Al Viro <viro@xxxxxxxxxxxxxxxxxx> · Fri, 11 May 2018 01:39:01 +0100

On Fri, May 11, 2018 at 08:56:07AM +1000, Dave Chinner wrote:

> > For anything NFS-exported we do _not_ want to unlock new inode
> > before it has grown an alias; original set of fixes got the
> > ordering right, but missed the nasty complication in case of
> > lockdep being enabled - unlock_new_inode() does
> >     lockdep_annotate_inode_mutex_key(inode)
> > which can only be done before anyone gets a chance to touch
> > ->i_mutex.  Unfortunately, flipping the order and doing
> > unlock_new_inode() before d_instantiate() opens a window when
> > mkdir can race with open-by-fhandle on a guessed fhandle, leading
> > to multiple aliases for a directory inode and all the breakage
> > that follows from that.
> > 
> >     Correct solution: a new primitive (d_instantiate_new())
> > combining these two in the right order - lockdep annotate, then
> > d_instantiate(), then the rest of unlock_new_inode().  All
> > combinations of d_instantiate() with unlock_new_inode() should
> > be converted to that.
> 
> Ok, so this seems to touch only the paths that create new inodes
> (mkdir, mknod, etc). Is the lookup path that does:
> 
> 
> 	unlock_new_inode()
> 	.....
> 	d_splice_alias(inode, dentry);
> 
> OK?

Yes.  d_splice_alias()
	* will do the right thing when it runs into directory inode
that already has an alias
	* is called from ->d_lookup(), which has calling conventions
allowing to return a preexisting alias

The race in question is between mkdir() and open-by-fhandle that manages
to guess an fhandle for directory about to be created.  mkdir() side
creates a new inode, inserts it into icache (locked) and proceeds towards
unlock_new_inode()/d_instantiate().  Suppose it loses CPU right after
unlock_new_inode() and open-by-fhandle picks the inode from icache
(either having just gotten there, or finally gets woken up after having
waited for the sucker to get unlocked).  inode is valid, everything's
set up properply, so we pass it to d_obtain_alias(), which sees that
there's no exiting dentries, allocates one, rechecks, finds that there's
still nothing and proceeds to attach its new anon dentry to that inode.
Now mkdir regains CPU and does d_instantiate().  And we are fucked -
there are *two* dentries for given directory inode.

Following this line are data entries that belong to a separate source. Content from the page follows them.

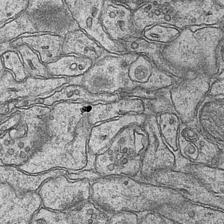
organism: Mouse
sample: CA1 Hippocampus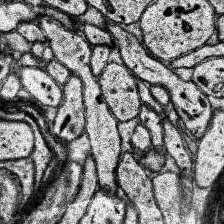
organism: Human
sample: Temporal Lobe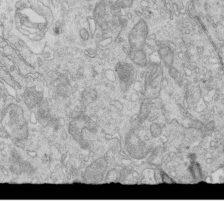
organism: Mouse
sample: Multiciliated cells

The window is narrow - to have a chance to hit it you need either
to run it in a VM or have security_d_instantiate() (from d_instantiate())
to do something slow (ideally - blocking).  It's non-empty, though.

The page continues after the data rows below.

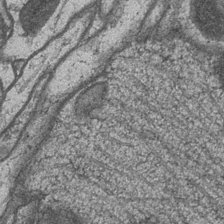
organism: Drosophila
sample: Optic medulla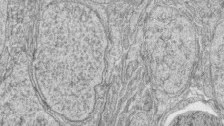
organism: Zebrafish
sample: synaptic ribbons in rod cells and cone cells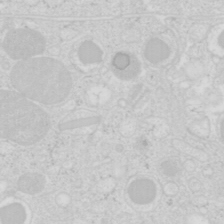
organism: Mouse
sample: Pancreas

Doing it in the opposite order (as XFS does on mkdir et.al.) plugs that
window - open-by-fhandle won't get to the inode until after mkdir has
attached a dentry to it.  Then d_obtain_alias() will simply return that
dentry and we are done.  It's only d_instantiate() (or d_add()) that is
a problem - d_splice_alias() is fine, so on the lookup path we don't
need anything like that.  d_add_ci() is like d_splice_alias() in that
respect, so the lookup is OK in case-insensitive variant as well.

So it would appear that XFS doesn't need to be touched.  HOWEVER,
lockdep shite *can't* be done after something has had a chance to grab
the damn rwsem.  I really wonder if
		d_instantiate(dentry, inode);
        xfs_finish_inode_setup(cip);
doesn't lead to unpleasantness with lockdep enabled:
	xfs_finish_inode_setup() -> unlock_new_inode() ->
lockdep_annotate_inode_mutex_key() -> init_rwsem(&inode->i_rwsem)
which does wonders if something has already gotten to the inode
via that dentry and tried e.g. lock_inode() on it.